Washington

Sequence suspicions: questions remain over when genomic data should be patentable. Credit: CHRIS KNAPTON/SCIENCE PHOTO LIBRARY

Sharp differences have emerged between the US National Institutes of Health (NIH) and the Patent and Trademark Office (USPTO) over gene patenting. The disagreement centres on whether a patent should be granted on a genomic sequence of unknown function merely because it is similar to a separate sequence whose function is already understood.

USPTO officials argue that patents should be granted on such a ‘homologous’ sequence if the two sequences are sufficiently similar to make it likely that the biological function of the product of the new sequence can be predicted with a high degree of confidence. But NIH officials, backed by groups such as the Association of American Medical Colleges (AAMC), are challenging this interpretation.

Although such logic may be applicable to products such as chemical compounds — where two compounds with a similar structure can reasonably be expected to have similar properties — NIH officials argue that a difference in a single base pair in a gene sequence can have important functional implications.

The USPTO is currently revising its rules for awarding gene patents to apply stricter criteria in judging whether an invention can be considered genuinely useful (see Nature 403, 3; 2000). Most of the changes, released in draft form just before Christmas, have been widely welcomed. They would, for example, mean that it was no longer possible to describe the utility of an expressed sequence tag as being merely to ‘fish’ for genes of unknown function.
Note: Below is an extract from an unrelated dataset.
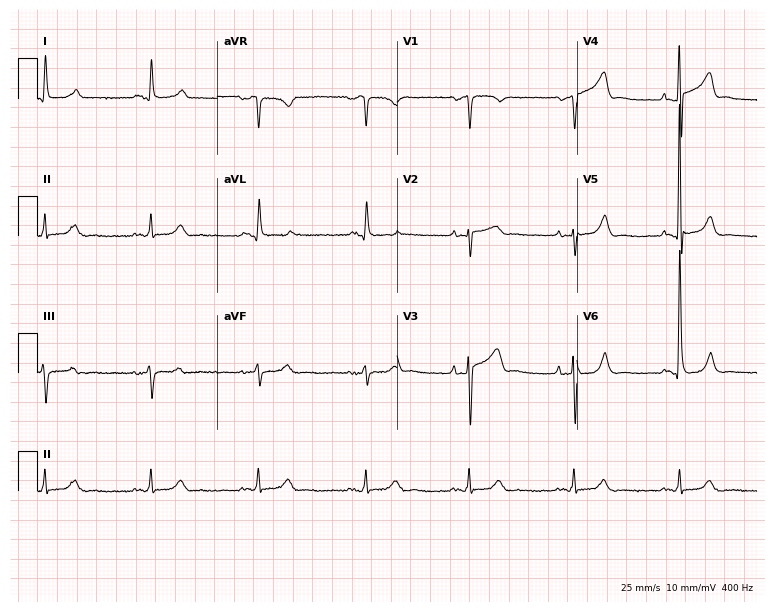
Electrocardiogram (7.3-second recording at 400 Hz), a male patient, 66 years old. Of the six screened findings (first-degree AV block, right bundle branch block (RBBB), left bundle branch block (LBBB), sinus bradycardia, atrial fibrillation (AF), sinus tachycardia), none is recorded. Other findings, if any, are not listed.
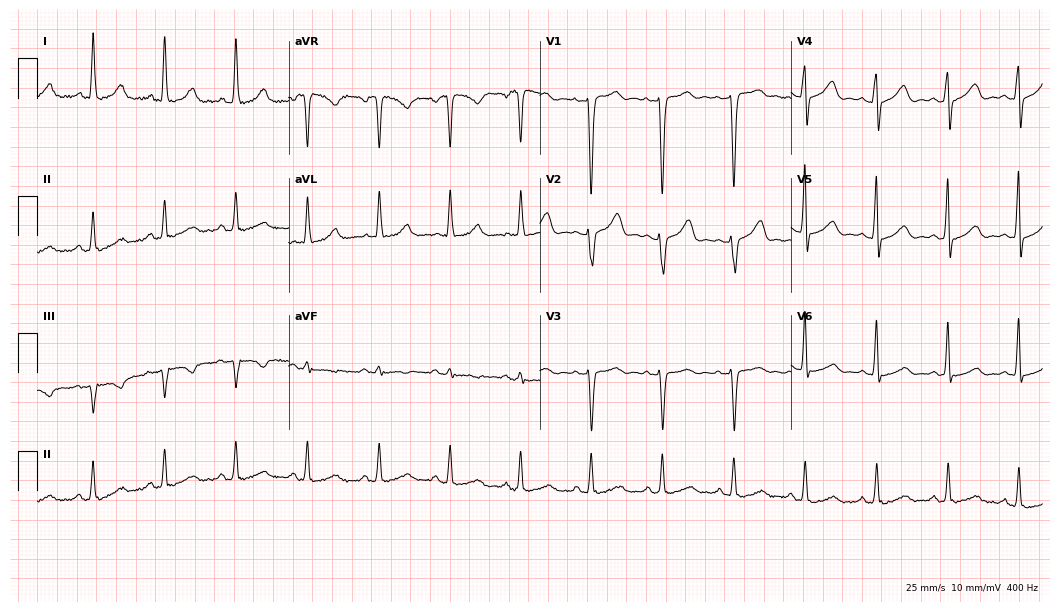
Electrocardiogram, a female, 43 years old. Overall reading on record: normal ECG.
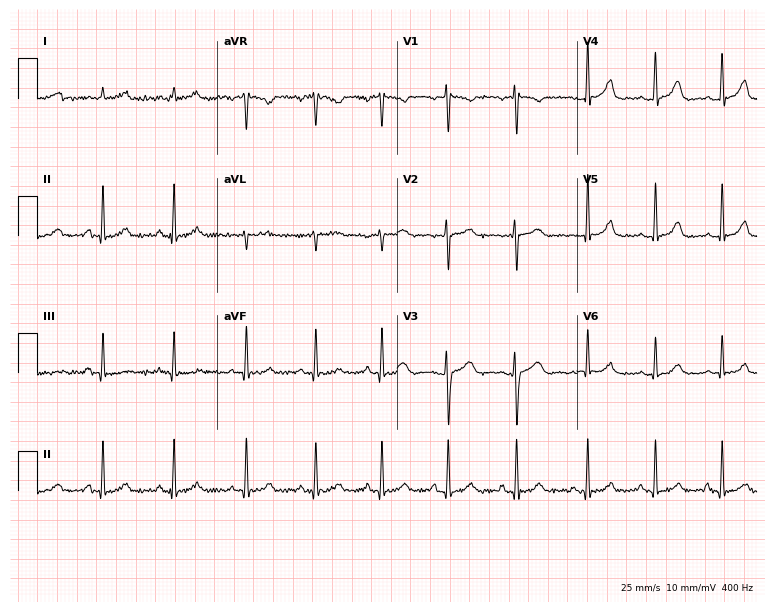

But the proposals on sequence homology have drawn criticism. In its comments on the draft, for example, the AAMC argues that researchers can often use automated programs to ‘guess’ the identity and function of a protein encoded by a gene based on the similarity of a fragment to other known genes. “Such suppositions of utility are technology driven, and require little scientific insight or creativity,” writes AAMC president Jordan J. Cohen.

The biotech industry appears divided on the homology proposal. While some genomics companies would continue to benefit from the granting of patents based primarily on homology — as was the case recently, for example, when Human Genome Sciences was issued a patent on the CCR5 chemokine receptor later found to be the key receptor for HIV (see Nature 404, 322; 2000) — others apparently feel that it could stifle innovation in the field.

But the NIH is unequivocal in its comments. Jack Spiegel, director of the NIH's division of technology transfer and development, argues that it is extremely difficult to make an accurate prediction of the biological function of a protein solely on the basis of the similarity of its sequence to another one.

“Minor changes in the nucleotide or amino acid sequences of […] molecules may produce profound changes in biological activity,” writes Spiegel, adding that “homology in an unpredictable art cannot, by itself, provide a specific utility”.

The National Advisory Council for Human Genome Research puts it even more bluntly: “Finding partial sequence similarity is an obvious and non-inventive step.” Other critics point out that, if patents are granted based solely on homology, the patent holders will have little incentive to continue to a full characterization of the gene product — but could claim the rights to the results of other researchers who later did this.

It remains to be seen how far the USPTO takes on board such criticisms. Although the new guidelines are already being implemented in judging patent applications, a final version will be published within a few months. The USPTO says it is not anticipating “major changes” from the current draft.